Mediastinal widening is a frequent radiological finding in the emergency department patient. The causes of mediastinal widening can be divided into traumatic and nontraumatic mediastinal widening. An important association of moderate to high velocity trauma is the mediastinal haematoma. It may be the result of traumatic transsection of the aorta, or it may be due to bleeding from other mediastinal vessels. Before the era of multidetector spiral CT, angiography was the gold standard for the evaluation of patients with a widened mediastinum. Meanwhile, angiography as a risk-carrying invasive examination has widely been replaced by MDCT. However, conventional radiography remains an important diagnostic tool; so does angiography, especially in the context of interventional radiology.

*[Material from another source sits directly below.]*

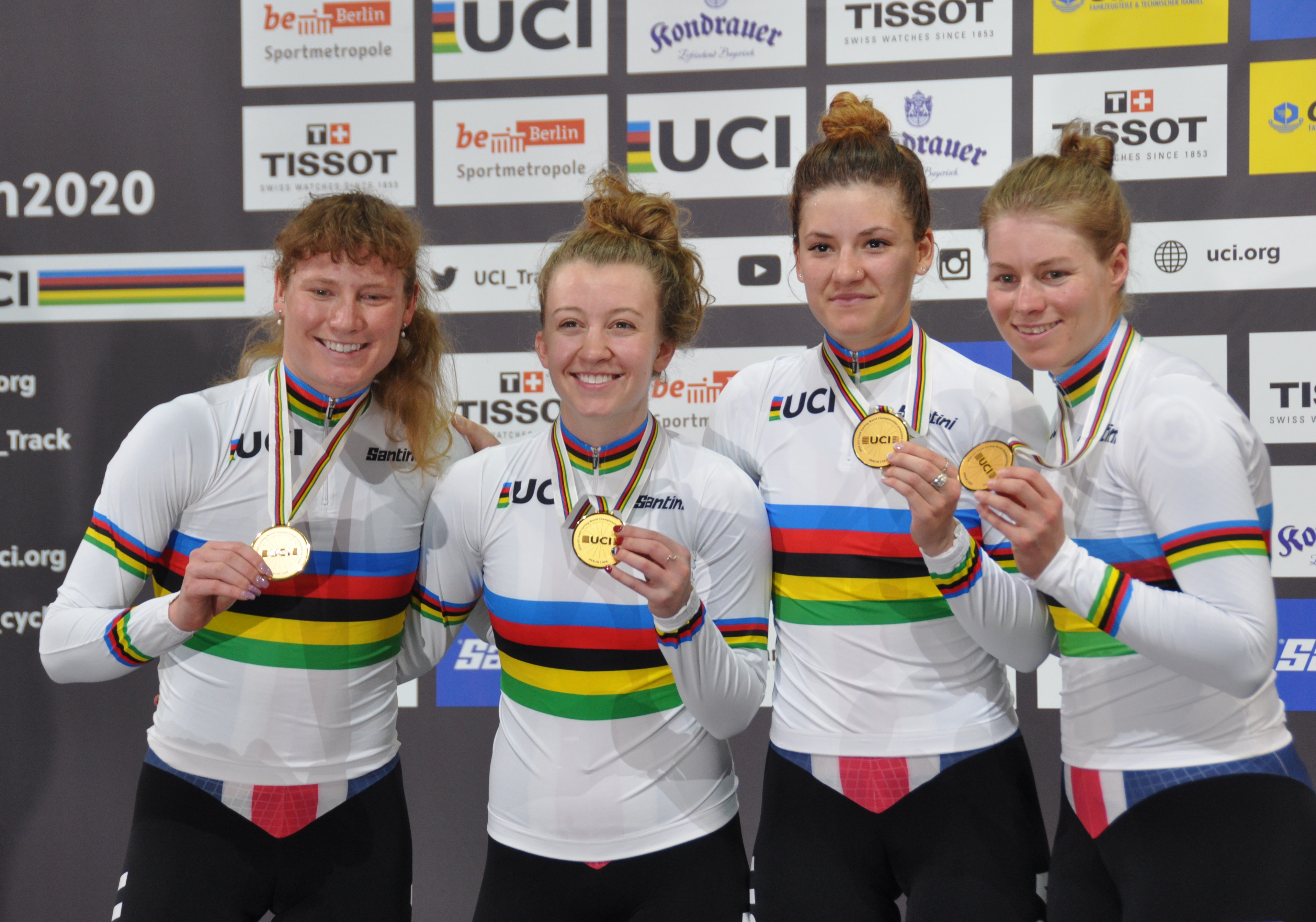 US-amerikanischer Vierer der Frauen - Gold in der Mannschaftsverfolgung, v.l.n.r.: Lily Williams, Emma White, Chloé Dygert, Jennifer Valente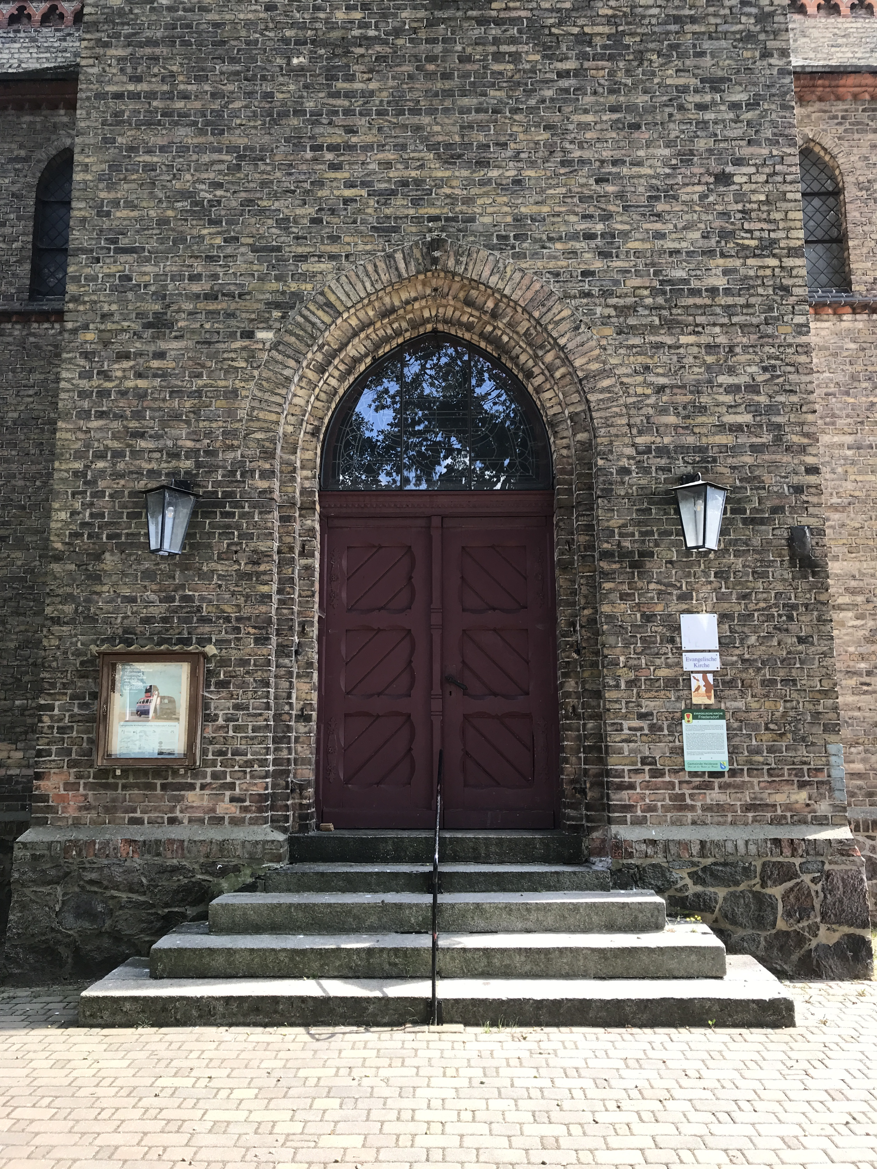 Die Dorfkirche Friedersdorf ist eine neugotische Saalkirche aus den Jahren 1878 bis 1880 in der Gemeinde Heidesee im Landkreis Dahme-Spreewald im Land Brandenburg

Multidetector spiral CT plays an important role (Alkadhi et al., Radiographics 2004; 24:1239-1255), but usually as a second line procedure. This article discusses the radiological signs of traumatic mediastinal widening. Different traumatic lesions resulting in a widened mediastinum are presented, and some nontraumatic causes of a widened mediastinum are shown, in order to facilitate the differentiation between both entities.

摘要

纵隔增宽是急诊科患者常见的影像学表现。纵隔增宽的原因可分为创伤性和非创伤性纵隔增宽。中高速创伤的一个重要关联是纵隔血肿。它可能是主动脉创伤性横断的结果,也可能是其他纵隔血管出血所致。在多排螺旋CT时代之前,血管造影是评估纵隔增宽患者的金标准。与此同时,血管造影作为一种有风险的侵入性检查已被多排螺旋CT广泛取代。然而,传统放射学仍然是一种重要的诊断工具;血管造影也是如此,尤其是在介入放射学领域。多排螺旋CT发挥着重要作用(Alkadhi等人,《放射影像学》2004年;24:1239 - 1255),但通常作为二线检查方法。本文讨论创伤性纵隔增宽的影像学征象。介绍了导致纵隔增宽的不同创伤性病变,并展示了一些纵隔增宽的非创伤性原因,以便于区分这两种情况。